CrediaBank has not authorized any offer to the public of securities in any Member State of the European Economic Area. With respect to each Member State of the European Economic Area (each, a “Relevant State”), no action has been undertaken or will be undertaken to make an offer to the public of securities requiring publication of a prospectus in any Relevant State. As a result, the securities may only be offered in Relevant States (a) to any legal entity which is a qualified investor as defined in Article 2 (e) of Regulation (EU) 2017/1129 (the "Prospectus Regulation”) (each, a “Qualified Investor”); or (b) in any other circumstances which do not require the publication by CrediaBank of a prospectus pursuant to Article 3 of the Prospectus Regulation. For the purposes of this paragraph, the expression an “offer of securities to the public” means a communication to persons in any form and by any means, presenting sufficient information on the terms of the offer and the securities to be offered, so as to enable an investor to decide to purchase or subscribe for those securities.

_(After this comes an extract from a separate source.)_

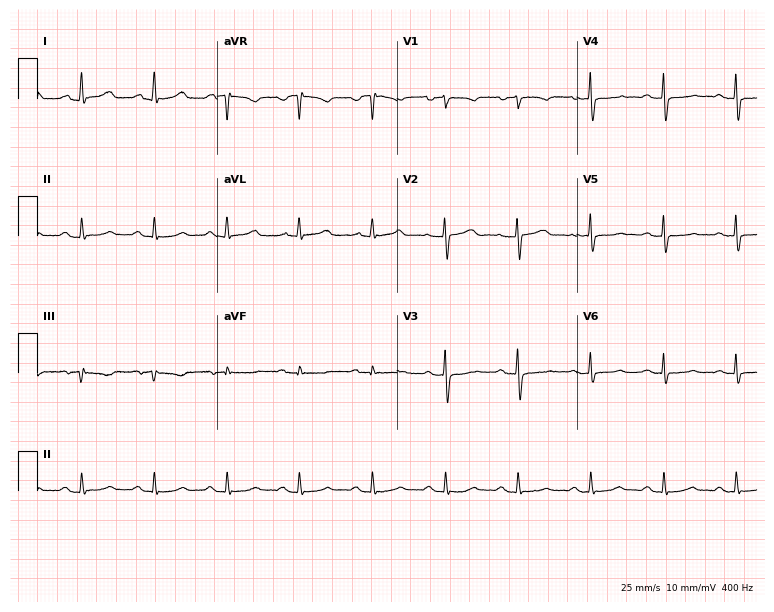
Resting 12-lead electrocardiogram. Patient: a woman, 56 years old. Read as a normal ECG.

In addition, CrediaBank has not authorized any offer to the public of securities in the United Kingdom and no action has been undertaken or will be undertaken to make an offer to the public of securities that could require publication of a prospectus in the United Kingdom. Accordingly, this communication is only being distributed to, and is only directed at persons who are outside the United Kingdom or, in the United Kingdom, persons who are Qualified Investors, as defined in Article 2 of Regulation (EU) 2017/1129 as it forms part of domestic law by virtue of the European Union (Withdrawal) Act 2018 and amended by the Prospectus (Amendment etc.) (EU Exit) Regulations 2019 (SI 2019/1234), who (i) have professional experience in matters relating to investments falling within Article 19(5) of the Financial Services and Markets Act 2000 (Financial Promotion) Order 2005, as amended (the “Order”), or (ii) are high net worth entities falling within Article 49(2)(a) to (d) of the Order (all such persons together being referred to as “Relevant Persons”). Any investment or investment activity to which this communication relates will, in the United Kingdom, only be available to, and will only be engaged in with, Relevant Persons. Any person in the United Kingdom who is not a Relevant Person must not act or rely on this announcement or any of its contents.
This document is an announcement and is not a prospectus for the purpose of the Prospectus Regulation.

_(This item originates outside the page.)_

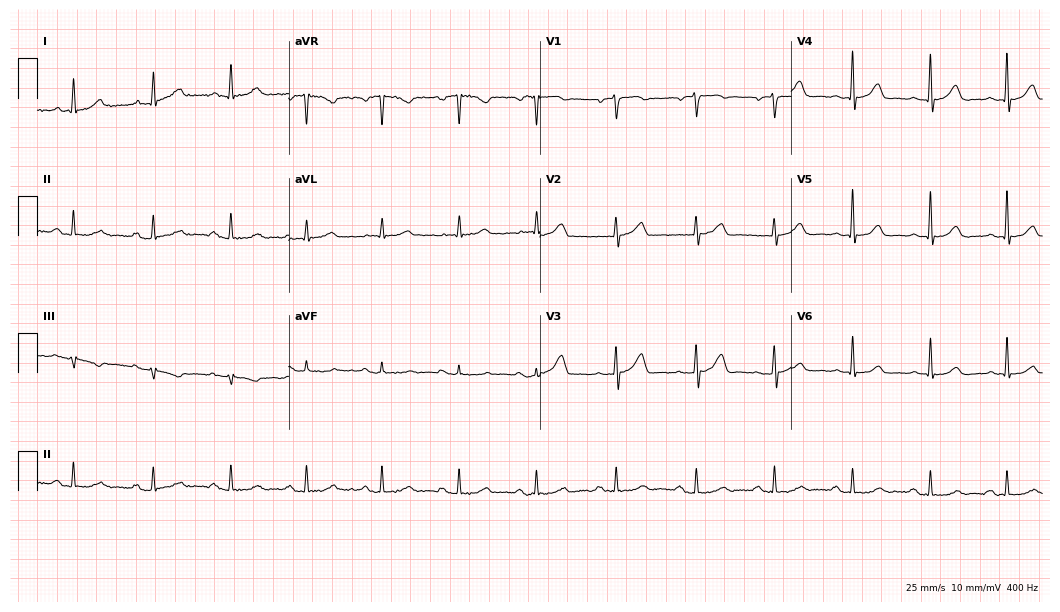
12-lead ECG from a female patient, 73 years old. Recorded interpretation: within normal limits.

Nothing contained in this announcement is, or shall be relied upon as, a promise or representation, whether as to the past or future, by Morgan Stanley Europe SE and UBS Europe SE or any of their respective affiliates, directors, officers, employees, advisers or agents. None of Morgan Stanley Europe SE and UBS Europe SE or any of their respective affiliates, directors, officers, employees, advisers or agents assume any responsibility for its accuracy and accordingly they disclaim, to the fullest extent permitted by applicable law, any and all liability whether arising in tort, contract or otherwise which they might otherwise be found to have in respect of this announcement or any such statement. Morgan Stanley Europe SE and UBS Europe SE and their respective affiliates, directors, officers, employees, advisers or agents are each acting exclusively for CrediaBank and for no-one else in connection with any transaction mentioned in this announcement and will not regard any other person (whether or not a recipient of this announcement) as their respective clients in relation to any such transaction and will not be responsible to any other person for providing the protections afforded to their respective clients, nor for advising any such person on the contents of this announcement or in connection with any transaction or other matter referred to in this announcement.